Выступать следовало немедленно – каждый день пребывания подобного войска на месте грозил ему всё более глубоким разложением. Да, идти на Феры с такими силами – дерзость. Но для тирана дерзость ещё большая – пытаться дать бой в поле самому Пелопиду. Он запрётся в городе, и тут следует ожидать восстания возмущённых его правлением граждан... Рискованный замысел осуществить не удалось – помешали вестники из Македонии, семеро усталых, голодных и... очень знатных путников.

– Птоломей нарушил клятву, – сообщили они беотарху. – Во время охоты предательским ударом копья он прервал жизнь нашего царя Александра Второго! Коварная Эвридика помогла ему провести своих людей в охрану монарха. Враждебные партии собирают силы, в долинах Македонии готова вспыхнуть гражданская война!

– Вновь повезло ферскому тирану! – вспомнил беотарх слова Эгерсида и повёл наёмников на соединение с войсками сторонников убитого царя.

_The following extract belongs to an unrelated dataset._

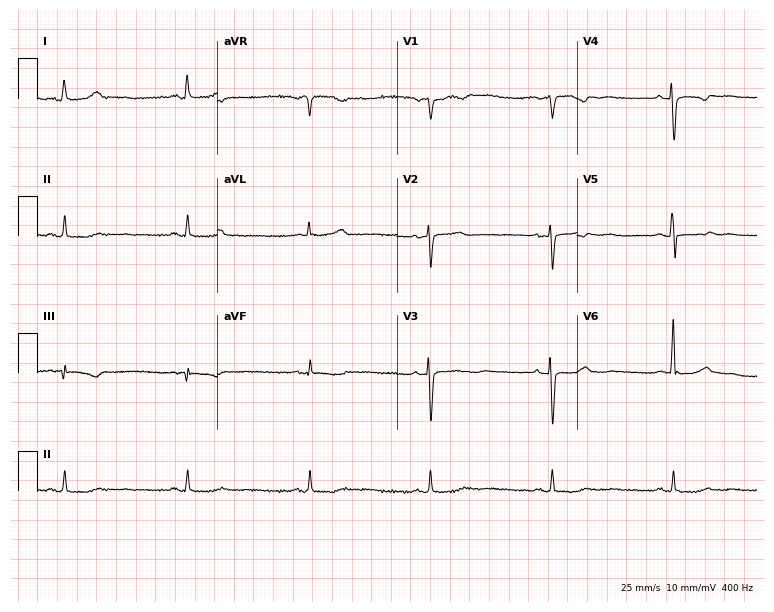
Standard 12-lead ECG recorded from a woman, 58 years old. None of these six findings is recorded: first-degree AV block, right bundle branch block, left bundle branch block, sinus bradycardia, atrial fibrillation, sinus tachycardia.

Противник не противодействовал манёвру, хотя и мог бы.

– Птоломей проявил нерешительность и проиграл, – сделал вывод Пелопид, когда объединённые силы получили подавляющее превосходство над войсками цареубийцы в пехоте при некотором преимуществе в кавалерии.

– Свою решительность он, к сожалению, уже доказал, – возразил Исмений. – Здесь что-то другое, но не могу понять, что...

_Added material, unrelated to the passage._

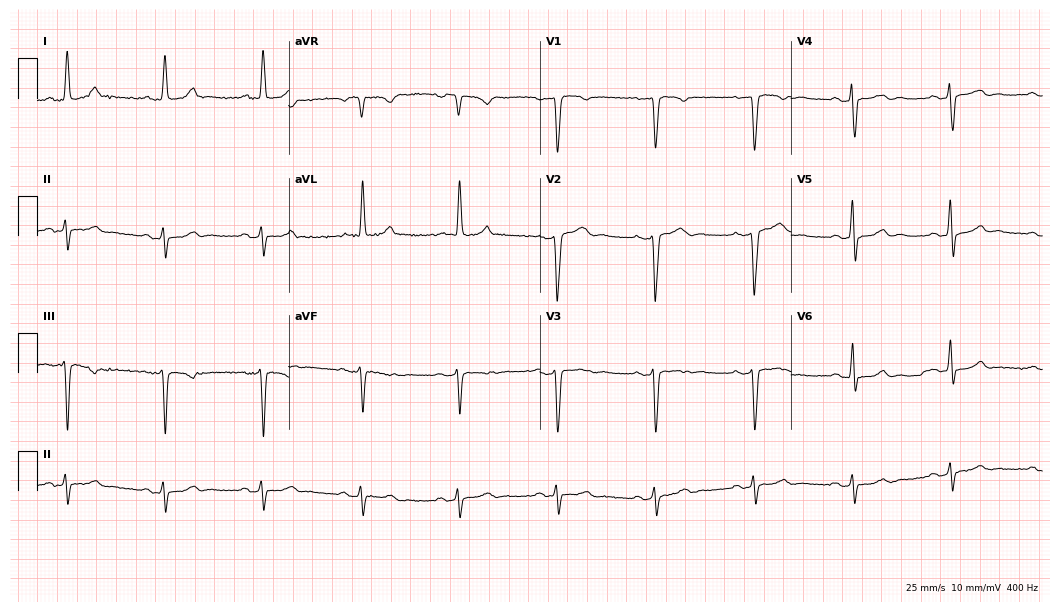
Standard 12-lead ECG recorded from a 72-year-old man. None of these six findings is recorded: first-degree AV block, right bundle branch block (RBBB), left bundle branch block (LBBB), sinus bradycardia, atrial fibrillation (AF), sinus tachycardia.

Всё стало ясно чуть позже, когда в ночь перед битвой наёмники Пелопида в полном составе ушли к противнику!

Остались только сотня верных фессалийских всадников, связанные командиры, не пожелавшие перейти к врагу, да тела нескольких убитых, тех, кто пытался удержать изменников силой оружия.

– Дорого же обходятся дешёвые армии! – сокрушался Исмений. Беотарх изрыгал проклятия, призывал гнев богов на головы изменников, валил их палатки, топтал брошенные в спешке пожитки. Едва он стал успокаиваться, как македонский конник взял Пелопида за локоть:

– Взгляни, фиванец.

К лагерю, растянувшись неровной линией поперёк долины, неспешно приближалась фаланга. Его фаланга! К правому крылу боевого строя примыкала тёмная масса конницы, впереди шагали группы легко вооружённых пехотинцев и лучников.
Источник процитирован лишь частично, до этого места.